Copyright Protection at Scale: Pex's Journey with DataStax Astra Streaming

Pex is a digital rights technology company specializing in enabling fair and transparent use of copyrighted works across the internet. With their industry-leading content identification technology, Pex helps copyright owners find and track their works in user-generated content on platforms such as YouTube, Facebook, Instagram, Twitter, and TikTok. The company has been working on building a scalable and cost-effective system for the past nine years, using data and message queuing systems to process vast amounts of metadata.

Pex

Products & Services

DataStax Astra Streaming

Industry

Technology

Location

Los Angeles, CA
Contact Sales
  • Processes between 50,000 to 100,000 messages per second through Astra Streaming, providing copyright owners the ability to ensure fair and transparent usage of their works across various platforms.
  • Enables the ability to scale up and down based on the workload, allowing Pex to process data without concerns about capacity limitations.
  • Assures a very high level of uptime, as the entire system relies on Astra Streaming for processing.

The Challenges:

Pex faced several challenges in building and operating its system at scale. One of the main challenges was to develop and operate solutions in a cost-effective manner. Leveraging the cloud was a logical choice for Pex, considering the need to optimize costs and experiment with different product development paths. The key to their success was building their system around a persistent message queue that enabled efficient processing of data on compute resources.

According to David Southwell, Director of Infrastructure Engineering at Pex, “Upon understanding the foundations of leveraging ephemeral computing and message queuing systems, we envisioned how far Pex could push the system and how many different types of workloads and products they could develop. The ability to mold these workloads to the paradigm of executing at scale at a low cost opened up numerous possibilities for the company.”

The Solution:

Pex evaluated different messaging queues and streaming systems over the years. They started with RabbitMQ and then switched to Google Pub/Sub, which could scale with their growing workload. When Pex transitioned to Microsoft Azure, they considered native solutions but ultimately chose Apache Pulsar™ due to its unique capability to define functions that run against each processed by the system. They initially evaluated and ran Pulsar on their own but later discovered Kesque, a managed service for Pulsar, which they continued using after DataStax acquired the service and introduced Astra Streaming.

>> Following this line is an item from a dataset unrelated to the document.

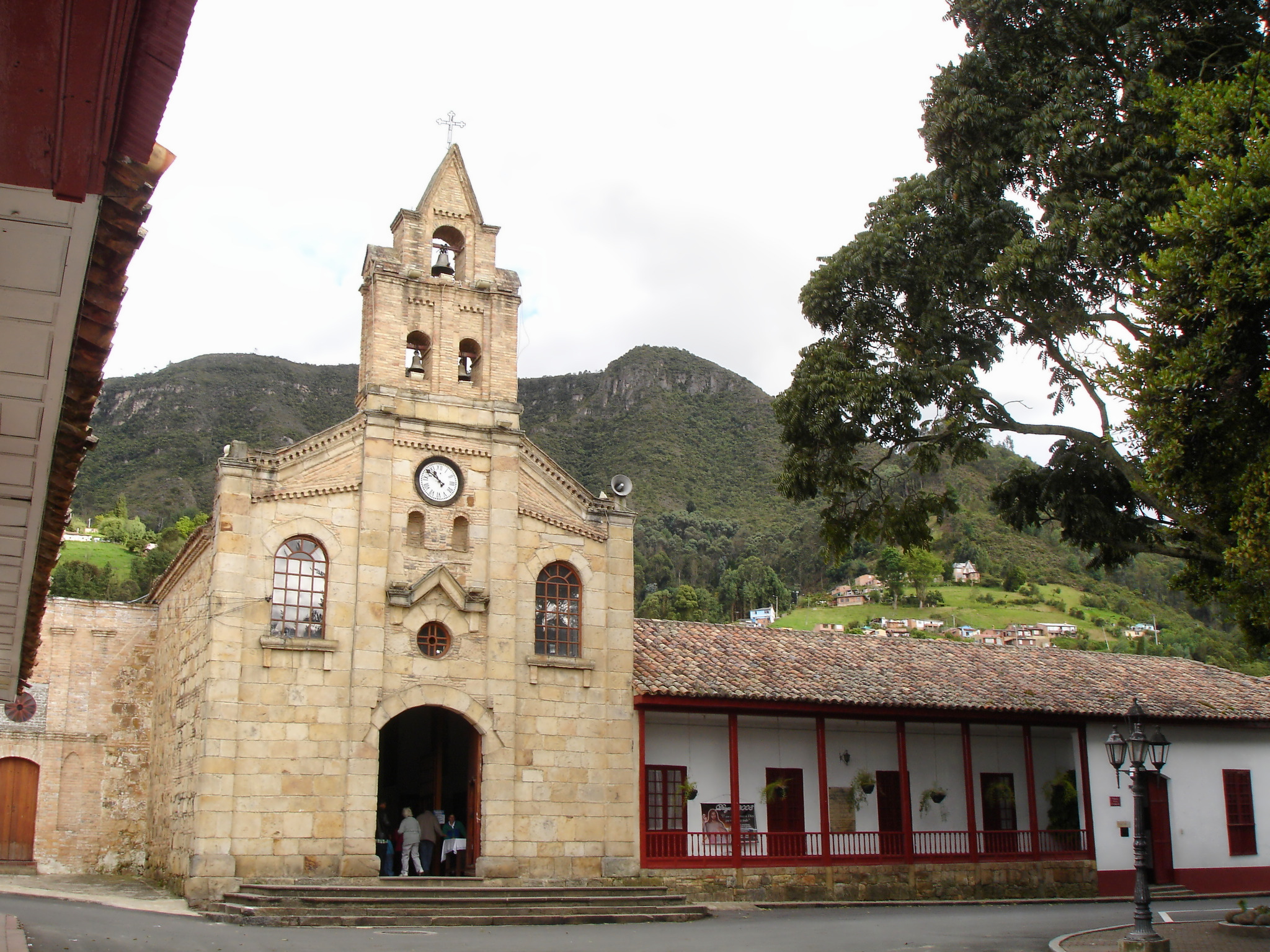 Iglesia y Casa Cural del Divino Salvador

DataStax Astra Streaming is an advanced, fully-managed messaging and event streaming service built on Pulsar. It enables companies to stream real-time data at scale, delivering applications with massive throughput, low latency, and elastic scalability from any cloud, anywhere in the world.

Astra Streaming is a foundational building block of Pex's infrastructure and is critical to its operations. “The uptime and reliability of Astra Streaming are of utmost importance, as any downtime impacts ourdata processing. Pex has found Astra Streaming to be a robust solution, and the accessibility of the DataStax team, their expertise, and their involvement in the open-source community are significant benefits for Pex. Collaborative interactions, particularly with subject matter experts at DataStax, have been highly valued,” Southwell says.

The Results:

Pex's system auto-scales based on the volume of messages processed, which fluctuates depending on the efficiency of their content-finding systems. On average, Pex processes between 50,000 to 100,000 messages per second through Astra Streaming. These messages vary in size, ranging from a few bytes to several megabytes. Pex worked closely with the DataStax team to optimize the client-side library and server-side configurations to handle such a diverse workload. Astra Streaming efficiently scales up and down based on the workload, allowing Pex to process data without concerns about capacity limitations.

Astra Streaming and the DataStax team have helped Pex address its challenges and enable its scalable and cost-effective system to grow. By leveraging the power of Astra Streaming and the cloud, Pex has efficiently processed vast amounts of media and metadata, and provided copyright owners with fair and transparent usage of their works across various platforms.

“Astra Streaming has proven to be a robust and reliable solution, allowing Pex to handle data at scale without concerns about capacity limitations,” says Southwell.

With Astra Streaming as a foundational building block, Pex is well-positioned to continue pushing the boundaries of its system and exploring new possibilities in the digital rights industry.”